Multiply By Zero
As if we couldn’t have fewer cable options, Comcast plans to buy Time-Warner Cable:
Comcast and Time Warner Cable confirmed Thursday that they will enter into a $45.2 billion deal to combine the nation’s two largest cable companies, a mammoth proposal that will trigger close scrutiny from federal regulators.
Swooping in to top a competing bid by Charter Communications, Comcast will pay 2.875 of its shares to TWC shareholders. The companies’ respective board of directors have approved the all-stock agreement, which will see all of TWC’s 284.9 million shares acquired at a value of about $158.82 per share. Current TWC shareholders will own about 23% of Comcast’s common stock.
The Justice Department is expected to take a look, but will ultimately approve it, most likely.
My first thought was, as with the proposed AT&T-TMobile merger, was that the administration would put a stop to it one way or another.
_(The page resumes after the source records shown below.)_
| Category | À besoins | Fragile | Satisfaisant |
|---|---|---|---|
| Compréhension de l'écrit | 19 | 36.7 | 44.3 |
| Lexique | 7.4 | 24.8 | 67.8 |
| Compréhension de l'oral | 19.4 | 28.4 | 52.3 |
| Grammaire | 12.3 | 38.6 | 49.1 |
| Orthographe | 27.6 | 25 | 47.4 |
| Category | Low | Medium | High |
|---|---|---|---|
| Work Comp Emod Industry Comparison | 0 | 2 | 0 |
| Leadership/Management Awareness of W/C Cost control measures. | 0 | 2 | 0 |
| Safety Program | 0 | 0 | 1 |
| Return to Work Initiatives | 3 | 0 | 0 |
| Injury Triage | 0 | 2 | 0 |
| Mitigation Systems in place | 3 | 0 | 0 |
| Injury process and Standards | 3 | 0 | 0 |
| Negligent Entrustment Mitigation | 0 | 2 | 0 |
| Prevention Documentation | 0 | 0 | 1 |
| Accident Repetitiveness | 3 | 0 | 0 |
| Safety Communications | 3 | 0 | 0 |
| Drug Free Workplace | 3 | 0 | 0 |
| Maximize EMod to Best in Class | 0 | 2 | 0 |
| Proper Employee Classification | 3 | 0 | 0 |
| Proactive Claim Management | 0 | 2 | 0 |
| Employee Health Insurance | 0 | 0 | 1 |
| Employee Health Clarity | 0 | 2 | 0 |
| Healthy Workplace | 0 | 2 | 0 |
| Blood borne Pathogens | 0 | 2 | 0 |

But I thought Matt Yglesias made a great point on Twitter:
Worrying that mergers will reduce cable competition seems like multiplying zero by larger numbers.
— Matt Yglesias (@mattyglesias) February 13, 2014
From company-to-consumer, our choices were limited to one before and they will be limited to one if this happens. The only immediate difference from our end is that more people will be limited to Comcast and nobody will be limited to TWC. Customers could actually benefit. When I was in Arapaho, our cable company was bought out twice and each company offered better prices than the last for Internet (more on the cable vs ISP distinction in a minute). One of the real cost-drivers for cable TV are the negotiations with the channels. Since there is competition for cable in the form of satellite, that has always given the networks more leverage than the cable companies. Networks tend to win these battles. CBS recently smacked around TWC. This is probably not good for consumers, especially those that (unlike myself) favor a la carte programming and complain about having to pay for channels they don’t want to watch. One of the things the networks bargain for against the cable companies is the inclusion of more of their channels (and the subscriber fees to match).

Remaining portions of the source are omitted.